If the pieces are silghtly-off quadrilateral, the side lengths (measured corner to corner) is also a valuable signature.
Search for "Shape Context" on SO or Google or here.
Finally, get the color histogram of the piece, so that you can query pieces by color later.
To make them searchable, put them in a database, so that you can query pieces with any combinations of indexing vocabulary.
A step back to the problem itself. The problem of building a puzzle can be easy (P) or hard (NP), depending of whether the pieces fit only one neighbour, or many. If there is only one fit for each edge, then you just find, for each piece/side its neighbour and you're done (O(#pieces*#sides)). If some pieces allow multiple fits into different neighbours, then, in order to complete the whole puzzle, you may need backtracking (because you made a wrong choice and you get stuck).

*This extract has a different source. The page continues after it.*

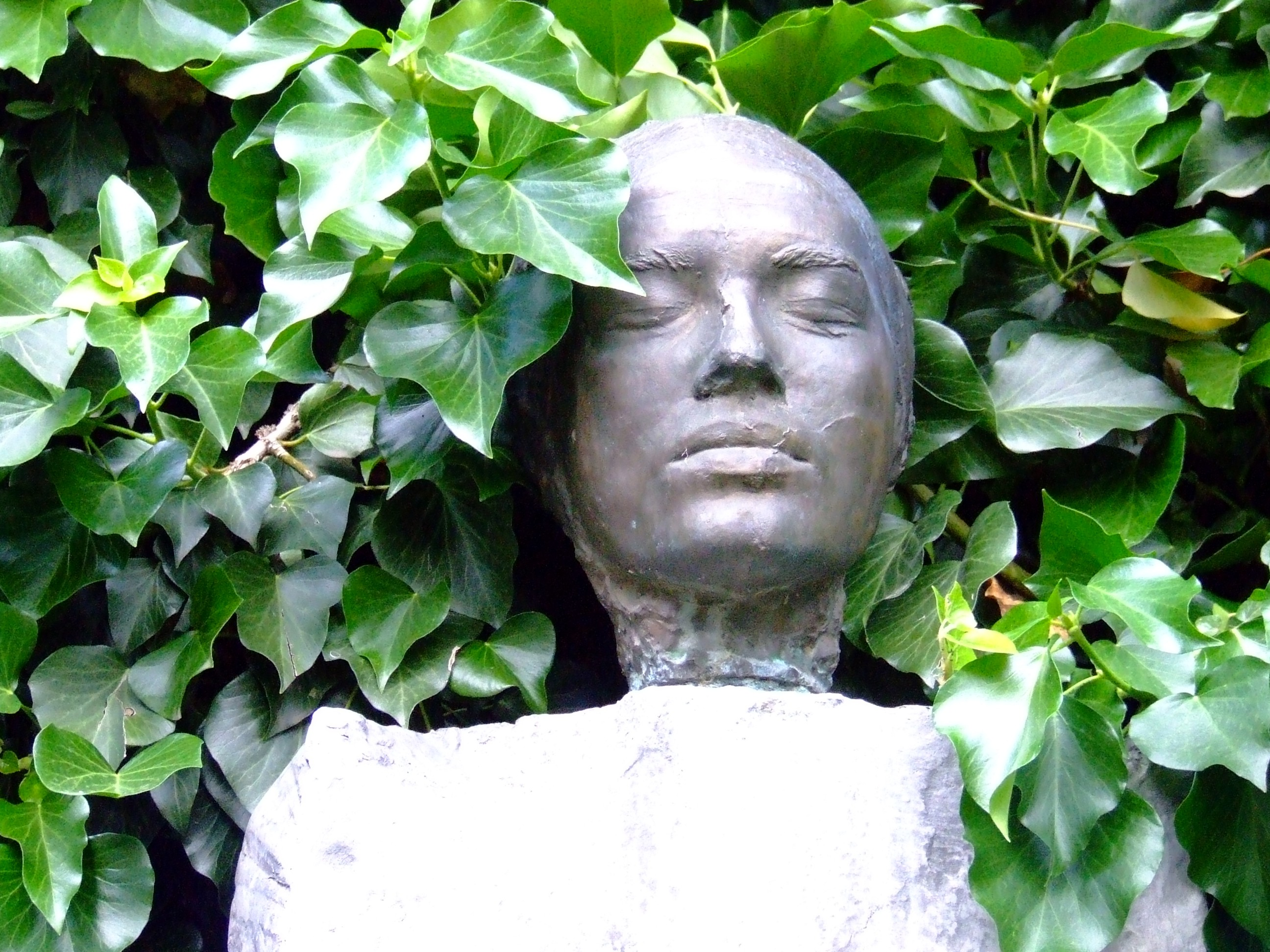 Schaár Erzsébet Önarckép című szobra Pécsen (részlet)

However, the first problem to solve is how to represent pieces. If you want to represent arbitrary shapes, then you can probably use transparency or masks to represent which areas of a tile are actually part of the piece. If you use square shapes then the problem may be easier. In the latter case, you can consider the last row of pixels on each side of the square and match it with the most similar row of pixels that you find across all other pieces.
You can use the second approach to actually help you solve a real puzzle, despite the fact that you use square tiles. Real puzzles are normally built upon a NxM grid of pieces. When scanning the image from the box, you split it into the same NxM grid of square tiles, and get the system to solve that. The problem is then to visually map the actual squiggly piece that you hold in your hand with a tile inside the system (when they are small and uniformly coloured). But you get the same problem if you represent arbitrary shapes internally.